Question

find shortest distance between (x-15)^2 + y^2 = 4 and y = x^2/20 by equating their slopes

Answer 1

5\sqrt{2}-2

Answer 2

To find the shortest distance between the circle $(x-15)^2 + y^2 = 4$ and the parabola $y = x^2/20$, we use the principle that the shortest distance between two curves lies along their common normal. For a circle, any normal passes through its center.

1. Identify the properties of the curves:

   • The circle has equation $(x-15)^2 + y^2 = 4$. Its center is $C(15, 0)$ and its radius is $r = 2$.
   • The parabola has equation $y = x^2/20$.

2. Condition for shortest distance:

   Let $P_1(x_1, y_1)$ be the point on the parabola and $P_2(x_2, y_2)$ be the point on the circle such that the distance $P_1P_2$ is minimized. The line segment $P_1P_2$ must be perpendicular to the tangents of both curves at these points (i.e., it must be a common normal). Since $P_1P_2$ is a normal to the circle, it must pass through the center of the circle $C(15,0)$. Therefore, $P_1$, $P_2$, and $C$ are collinear.
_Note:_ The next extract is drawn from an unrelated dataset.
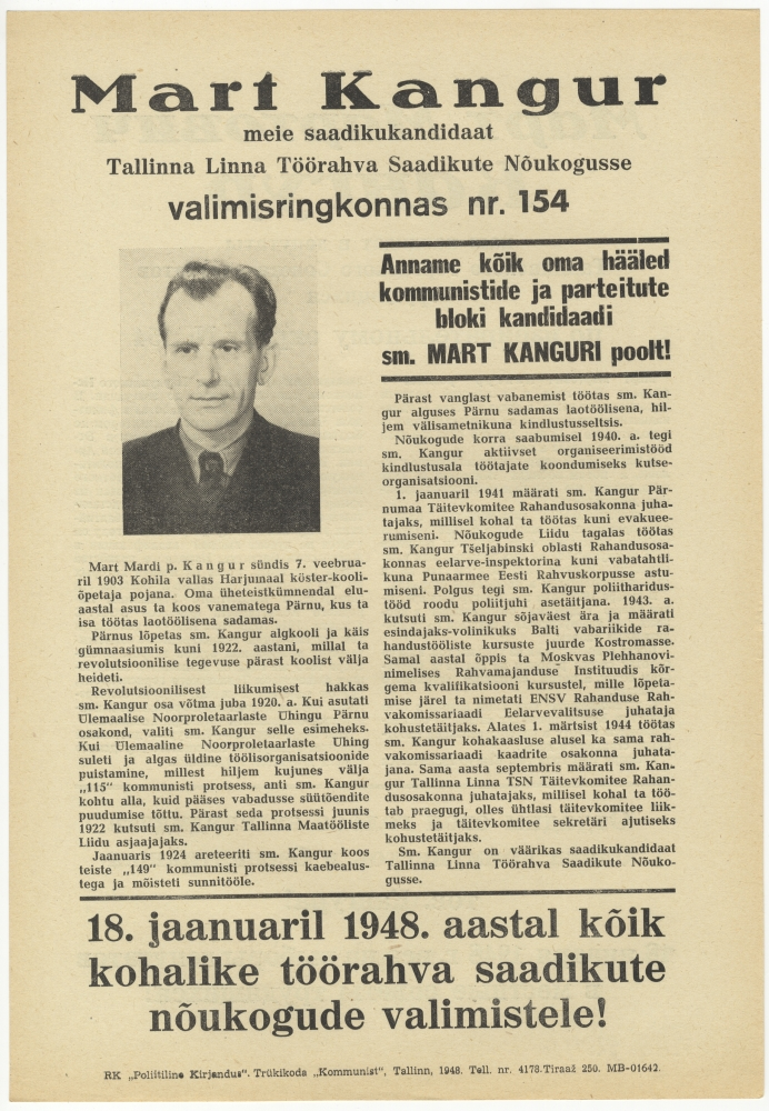 Valimisreklaam: Tallinna Linna TSN 1948. a valimiste saadikukandidaat Mart Kangur

This implies that the normal to the parabola at $P_1$ must pass through the center of the circle $C(15,0)$.

3. Find the slope of the tangent and normal to the parabola:

   For the parabola $y = x^2/20$, differentiate with respect to $x$: $\frac{dy}{dx} = \frac{2x}{20} = \frac{x}{10}$.
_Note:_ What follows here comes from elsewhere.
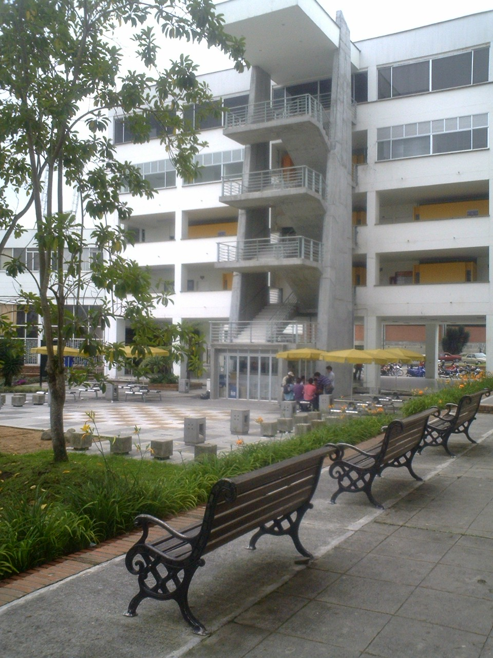 Plazoleta en el Campus Palogrande de la Universidad Nacional de Colombia, sede Manizales

   The slope of the tangent at $P_1(x_1, y_1)$ is $m_t = \frac{x_1}{10}$. The slope of the normal at $P_1(x_1, y_1)$ is $m_N = -\frac{1}{m_t} = -\frac{10}{x_1}$.

4. Equate the slope of the normal to the slope of the line $CP_1$:

   The line $CP_1$ passes through $C(15,0)$ and $P_1(x_1, y_1)$. Its slope is $\frac{y_1 - 0}{x_1 - 15} = \frac{y_1}{x_1 - 15}$. Since the normal to the parabola at $P_1$ passes through $C$, we equate their slopes: $\frac{y_1}{x_1 - 15} = -\frac{10}{x_1}$

   $x_1 y_1 = -10(x_1 - 15)$

   $x_1 y_1 = -10x_1 + 150 \quad (*)$

5. Solve for $P_1(x_1, y_1)$:

   Since $P_1(x_1, y_1)$ lies on the parabola, $y_1 = x_1^2/20$. Substitute this into equation $(*)$: $x_1 \left(\frac{x_1^2}{20}\right) = -10x_1 + 150$

   $\frac{x_1^3}{20} = -10x_1 + 150$

   $x_1^3 = -200x_1 + 3000$

   $x_1^3 + 200x_1 - 3000 = 0$

   By inspection, we can test integer factors of 3000. Let's try $x_1 = 10$: $10^3 + 200(10) - 3000 = 1000 + 2000 - 3000 = 0$. So, $x_1 = 10$ is a root. Dividing the cubic equation by $(x_1-10)$ gives $x_1^2 + 10x_1 + 300 = 0$. The discriminant of this quadratic is $\Delta = 10^2 - 4(1)(300) = 100 - 1200 = -1100 < 0$. Thus, there are no other real roots. So, $x_1 = 10$ is the unique real solution. Now find $y_1$: $y_1 = \frac{x_1^2}{20} = \frac{10^2}{20} = \frac{100}{20} = 5$. The point on the parabola closest to the circle is $P_1(10, 5)$.

6. Calculate the distance from the center of the circle to $P_1$:

   Distance $CP_1 = \sqrt{(10-15)^2 + (5-0)^2} = \sqrt{(-5)^2 + 5^2} = \sqrt{25 + 25} = \sqrt{50} = 5\sqrt{2}$.

7. Calculate the shortest distance:

   The point $P_1(10,5)$ is outside the circle, because its distance from the center $C(15,0)$ is $5\sqrt{2} \approx 7.07$, which is greater than the radius $r=2$. The shortest distance between the parabola and the circle is the distance $CP_1$ minus the radius of the circle. Shortest distance $= CP_1 - r = 5\sqrt{2} - 2$.